In the treatment of tinea capitis, it’s important to recognise that the fungal infection occurs primarily at the root of the hair follicle. Local treatments are limited in their ability to effectively penetrate the site of infection. This makes them less effective. Oral medication to treat the disease comprehensively is therefore the standard approach.² Topical medication can be used as a complementary measure to help prevent the growth and spread of the fungal infection. In addition, in cases where patients contract the disease through contact with feline companions, treatment protocols should include strategies aimed at source containment.

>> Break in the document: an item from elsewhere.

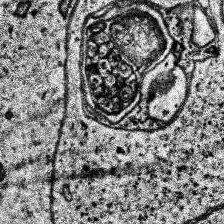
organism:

These strategies may include isolation of infected cats, judicious trimming or shaving of hair in affected areas to reduce bacterial carriage, and the use of selenium disulphide shampoo, among other comprehensive therapeutic interventions. In our report, the girl’s parents refused to give the girl oral medication, and did not strictly isolate the girl from the sick cat. Despite two weeks of topical antifungal ointment, the lesions expanded.

In summary, there is a risk of infection for both in the home and in exposure situations where pets are adopted, and further precautions need to be taken and vigilance exercised regarding the likelihood of infection. Systematic and rapid clinical testing also provides the basis for accurate and effective treatment.